Darboux Transformations, Higher-Order Rational Solitons and Rogue Wave Solutions for a (2 + 1)-Dimensional Nonlinear Schrödinger Equation**Supported by National Natural Science Foundation of China under Grant Nos. 11775121 and 11435005, and K.C. Wong Magna Fund in Ningbo University

Abstract

By Taylor expansion of Darboux matrix, a new generalized Darboux transformations (DTs) for a (2 + 1)-dimensional nonlinear Schrödinger (NLS) equation is derived, which can be reduced to two (1 + 1)-dimensional equation: a modified KdV equation and an NLS equation. With the help of symbolic computation, some higher-order rational solutions and rogue wave (RW) solutions are constructed by its (1, N −1)-fold DTs according to determinants.

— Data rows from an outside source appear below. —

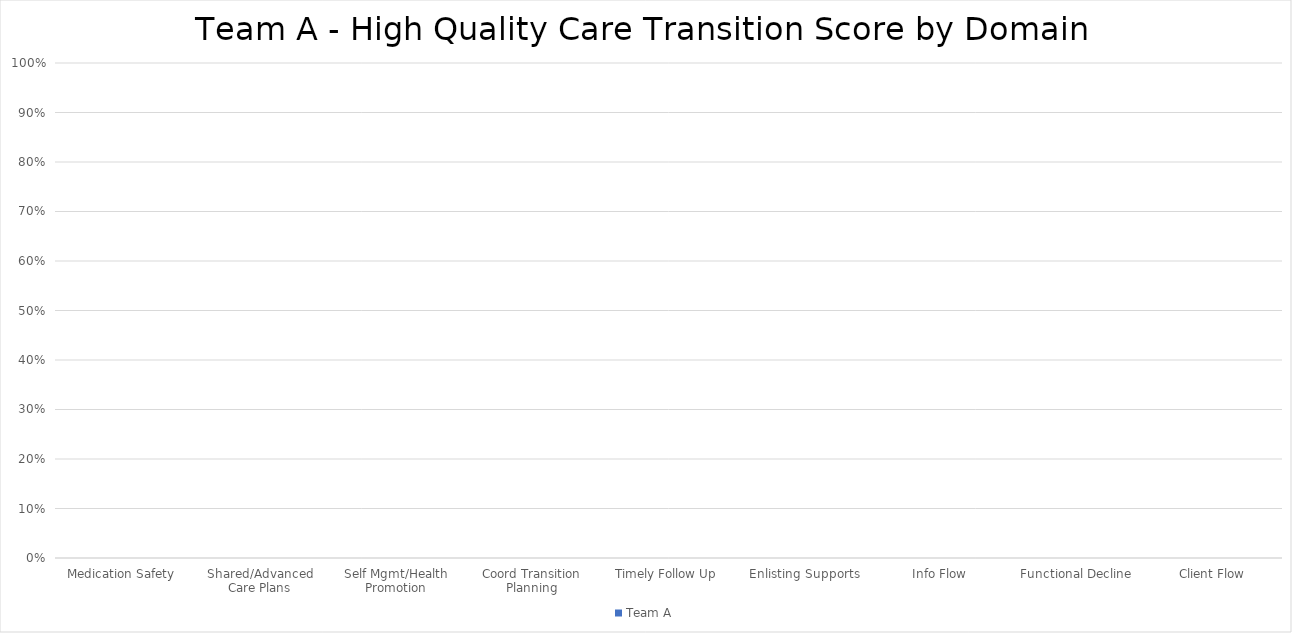
| Category | Team A |
|---|---|
| Medication Safety | 0 |
| Shared/Advanced Care Plans | 0 |
| Self Mgmt/Health Promotion | 0 |
| Coord Transition Planning | 0 |
| Timely Follow Up | 0 |
| Enlisting Supports | 0 |
| Info Flow | 0 |
| Functional Decline | 0 |
| Client Flow | 0 |

From the dynamic behavior of these rogue waves discussed under some selected parameters, we find that the RWs and solitons are demonstrated some interesting structures including the triangle, pentagon, heptagon profiles, etc. Furthermore, we find that the wave structure can be changed from the higher-order RWs into higher-order rational solitons by modulating the main free parameter. These results may give an explanation and prediction for the corresponding dynamical phenomena in some physically relevant systems.